So, let's talk about Roulette.
When they drop the ball in the wheel, there's forces acting on the ball that cause it to end up on one of the numbers. There are a series of events, that are not based on chance, that govern where the ball is going to end up landing. It is an incredibly complicated list that is practically impossible to measure/calculate. So,
from your point of view, it looks like the ball is just landing on a random number and that it gets there by chance.
From the point of view of the ball and all the forces acting on it, there isn't actually any chance involved - all the numbers that come up are just a result of the processes that the ball goes through.
But from your point of view all those process are invisible so as far as you can tell it is all just a result of chance.
Tangle writes:
We know that it's the occurrence of a mutation (as an example) plus selection that causes evolution and that process involves chance.

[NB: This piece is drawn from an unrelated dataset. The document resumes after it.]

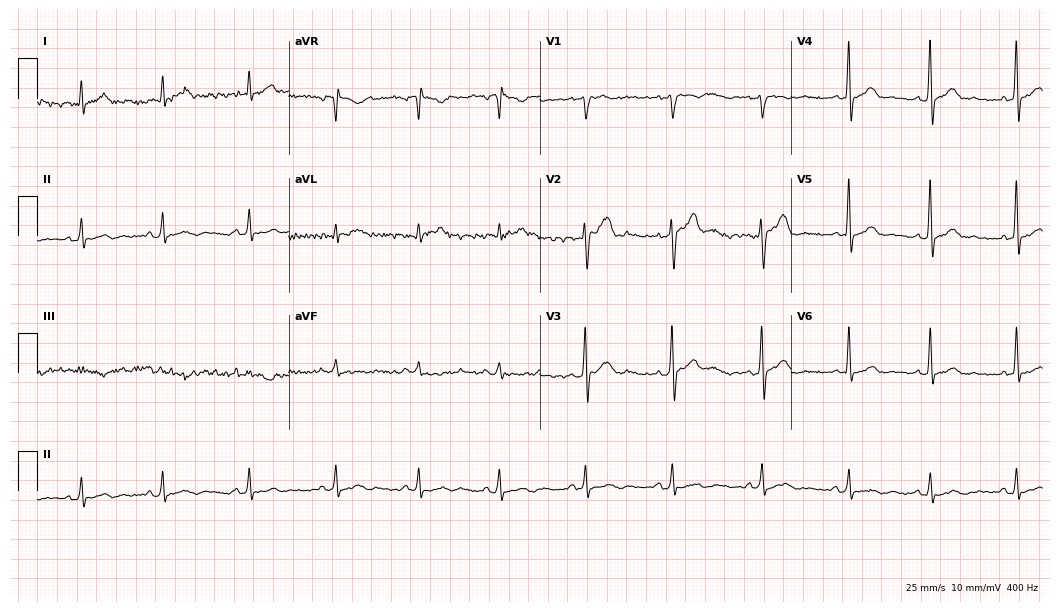
ECG — a man, 22 years old. Labelled as a normal ECG.

Explain how chance is involved. Do you mean that the event is entirely random?
The event is not
entirely random. There are forces in play that cause a particular mutation to happen, but from the point of view of the individual animal, all of that stuff is invisible and the mutations appear to be random. We say that they are random
with respect to fitness. The environment does not reach down into the cell and cause the mutation to happen (there are exceptions to this that are unimportant to this point), so from the point of view of the environment (where the selective pressure happens) the mutation is random, or a result of chance.
Chance does not
cause anything. Chance is a term to describe the fact that from where you are standing, and despite the fact that there are underlying rules that govern how the even unfolds, the event cannot be predicted from the data that you have and also that a reproduction of that event given actually random inputs will behave in the same way as the naturally occurring event.